On the heels of upgrading India’s Sovereign debt Ratings, Moody’s Investors Services on Monday assigned a Baa2 rating to proposed US dollar-bond issue of Reliance Industries Ltd (RIL).
This global rating agency has pegged the rating outlook for these bonds as ‘stable’.
Generally, when a corporate entity raises money abroad, its rating (corporate) gets capped to the sovereign’s rating. With India’s sovereign rating going up a notch higher to Baa2 recently, RIL is set to become the first corporate to benefit in terms of better terms for this proposed offshore bond offering for which it has got Baa2 from Moody’s, say bankers and economy watchers.
RIL is expected to use the bond proceeds — estimated at about $800 million — for refinancing (replace high cost debts with a lower interest rate debt).
Mukesh Ambani-controlled RIL has embarked on a massive debt refinancing exercise and is expected to raise $1.8 billion through both offshore bonds and syndicated loans.
It may be recalled that RIL had recently informed the bourses that it was looking at issuing senior unsecured fixed rate notes of $800 million in a transaction not subject to, or exempt from, registration requirements under the US Securities Act of 1933.
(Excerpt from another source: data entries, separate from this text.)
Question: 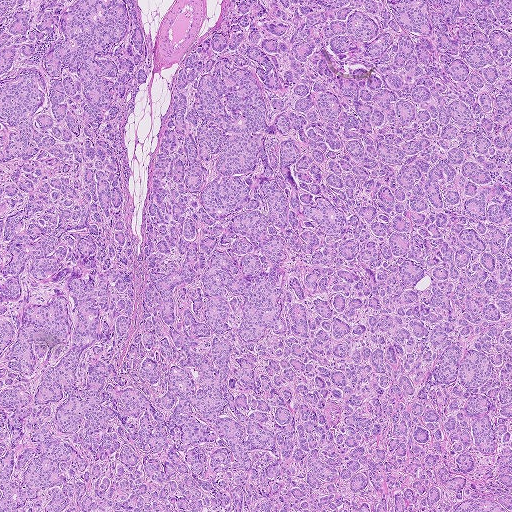
H&E-stained section of a sentinel lymph node (breast cancer), from a whole-slide image, viewed at about 2.5×: the field is about 1.9 mm across, about 3.6 µm per pixel.
Roughly what share of this field is metastatic tumour?

Choices:
 (A) about 25% to 45%
 (B) none: no tumour is outlined
 (C) about 10% to 20%
 (D) about 50% or more
 (E) about 5% or less

Answer: (D) about 50% or more
About 95% of the field is tumour.
Tumour region outline (a closed clockwise path, crop pixels): (0, 0), (134, 0), (149, 70), (112, 126), (135, 297), (113, 362), (119, 374), (144, 311), (147, 198), (177, 78), (203, 40), (229, 36), (240, 2), (511, 0), (511, 511), (0, 511).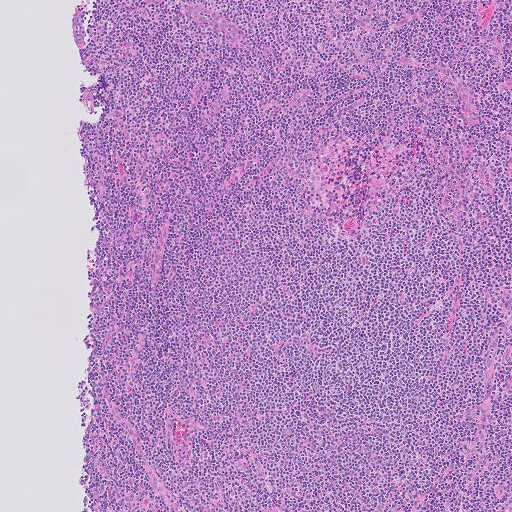
A 1.0-mm field of an H&E-stained sentinel lymph node from a breast-cancer patient (whole-slide image), shown at about 5×, about 2.0 µm per pixel.

The proposed issue was to commence on the week beginning November 20 (Monday) or any day thereafter, depending on market conditions, RIL had said in its filing with the stock exchanges.
Ratings rationaleCommenting on the RIL bond rating, Vikas Halan, Moody’s Vice-President and Senior Credit Officer, said that RIL’s Baa2 ratings reflects the company’s strong ability to generate operating cash flows, with annual EBIDTA exceeding $10 billion from its large-scale integrated refining and petrochemical operations — which generate strong margins — and the company’s nascent but growing digital services business.
Moody’s also said that the proposed bond will rank pari-passu with all of RIL’s other existing and future unsecured and unsubordinated obligations.
Halan, who is also Moody’s lead analyst for RIL, said that the Baa2 rating also incorporates the increase in RIL’s business risk because of its growing digital services segment “and our expectation that the high cash outflow for capital spending will keep its free cash flow negative over at least next 18 months”.
Even though RIL’s projects in the refining and petrochemical segments are nearing completion, the cash outflow for capital spending will remain high as payments to creditors for past capital expenditure are made over the next 12-18 months, according to Moody’s. Such payments along with additional capital spending in the digital services business will constrain any reduction in net borrowings until fiscal ending March 2019, the global rating agency said.
Retained cash flow (RCF)/adjusted net debt improved to 16 per cent in fiscal 2017 from about 14 per cent in fiscal 2016, but remains weak for its ratings.
Moody’s anticipates that RIL’s RCF/adjusted net debt should improve to above 20 per cent in fiscal 2018, a level which would be appropriate for its ratings.